In performing MCMC simulations, it is standard practice to 'equilibriate' or 'thermalize' the system and then discard the initial data before useful sampling is done.
My question is about the concept of thermalization itself, not its implementation. In any such MCMC simulation, discarding the first few states amounts to choosing a new initial condition for the Markov Chain. Loosely, what are the features that we expect this initial condition to possess?
I have some ideas:
- It is not an unlikely configuration. Starting from an unlikely configuration could bias the first several measurements heavily, especially in local update algorithms.
- The update algorithm should be able to 'easily transit' out of the state. This is worded poorly, but what I mean is that the algorithm shouldn't be stuck in this state for a long time. That would also bias the measurements.
So it looks like being highly likely/highly unlikely is bad. In the example of the Ising model, this means neither the 'chessboard' configuration nor the all-aligned configuration is a good starting point. I surmise that states having energy closer to the average energy would be better for the job.
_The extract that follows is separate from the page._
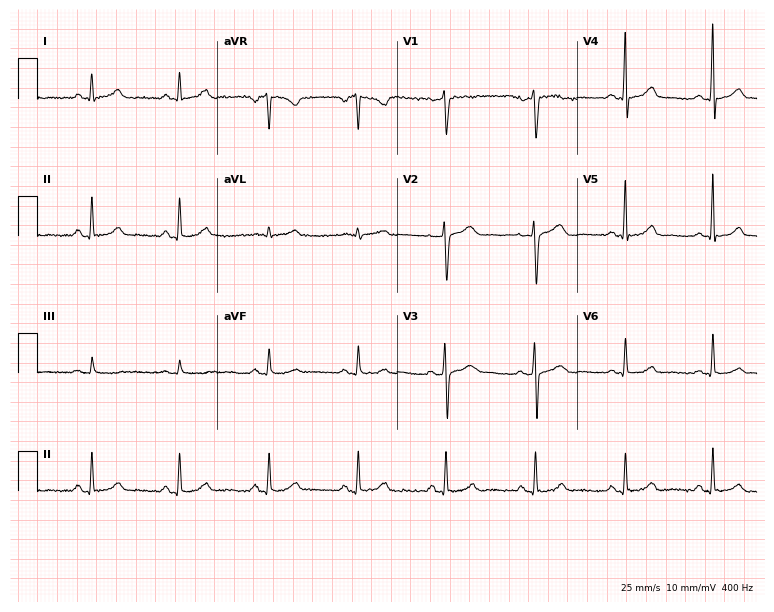
Electrocardiogram, a 65-year-old female. Overall reading on record: normal ECG.

Am I on the right track here? If the 'average energy' conclusion works, I don't understand how the thermalization procedure is supposed to return such a state with high likelihood (unless the thermal variance of the energy is small (?)).
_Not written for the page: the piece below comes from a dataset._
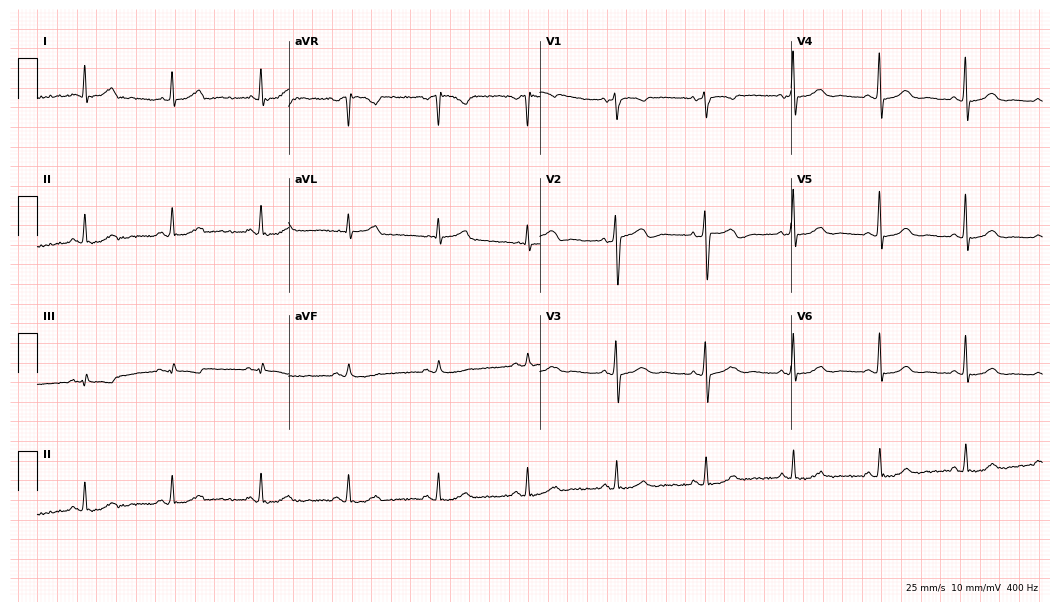
12-lead ECG from a woman, 66 years old. Recorded interpretation: within normal limits.

I couldn't find any references discussing this (at least the way I've worded it). Sorry if I'd missed something obvious.
Edit: The bulk of my confusion came from thinking of each step of the Markov chain as a single configuration rather than a random variable, a distinction pointed out by Yvan Velenik in his answer below.
Let $X_t$ be the random variable corresponding to step $t$ of a chain. Starting a chain with configuration $S_0$ is not the same as equilibriating a chain after $\tau$ steps and discarding the first $\tau$ (even if one obtains $S_{\tau} = S_0$). The latter chain is expected to produce samples according to the stationary distribution $D$ because $X_{\tau} \sim D$, but the former isn't, because $X_0 \sim \delta(S_0)$, where $\delta(S_0)$ is the distribution in which $P(S_0) = 1$. This is what I'd missed.
A helpful reference is Alan Sokal's notes on Monte Carlo methods, where he also makes the useful distinction between the exponential and integrated autocorrelation times.